The South Carolina Wing of the Civil Air Patrol (CAP) is the highest echelon of Civil Air Patrol in the state of South Carolina and is part of the Mid-Atlantic Region of CAP. South Carolina Wing headquarters are located in West Columbia, South Carolina. The South Carolina Wing consists of over 750 cadet and adult members at over 17 locations across the state of South Carolina.

==Mission==
The Civil Air Patrol has three primary missions: providing emergency services; offering cadet programs for youth; and providing aerospace education for CAP members and the general public.

===Emergency services===
The Civil Air Patrol performs a variety of emergency services and operational missions.
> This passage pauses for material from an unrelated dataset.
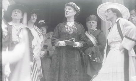 Feminist Charlotte Perkins Gilman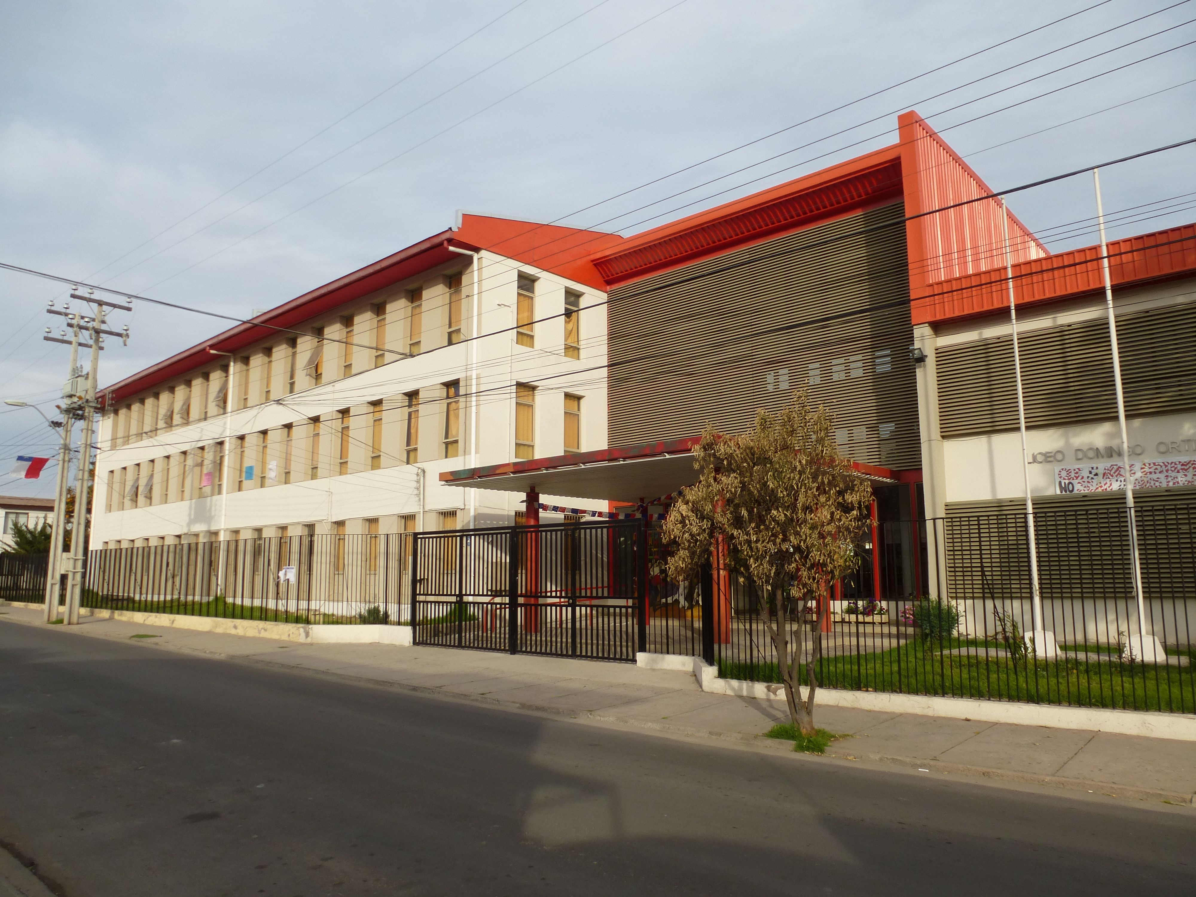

These missions include: search and rescue missions directed by the Air Force Rescue Coordination Center at Tyndall Air Force Base; disaster relief, including air and ground transportation and an extensive communications network; and humanitarian services, including transporting time-sensitive medical materials including blood and human tissue, generally on behalf of the Red Cross when conventional methods of transport are unavailable. The Civil Air Patrol also provides Air Force support through the conducting of light transport, communications support, and low-altitude route surveys. In addition, CAP offers support to counter-drug operations.

===Cadet programs===
The Civil Air Patrol offers a cadet program for youth aged 12 to 21, which covers topics such as aerospace education, leadership training, physical fitness and moral leadership.

===Aerospace education===
The Civil Air Patrol offers aerospace education for Civil Air Patrol members and the public, including providing training to the members of Civil Air Patrol, primarily through the cadet program, and through offering workshops for youth at schools and public aviation events.

==Organization==

South Carolina Wing CAP cadets during encampment at Shaw Air Force Base.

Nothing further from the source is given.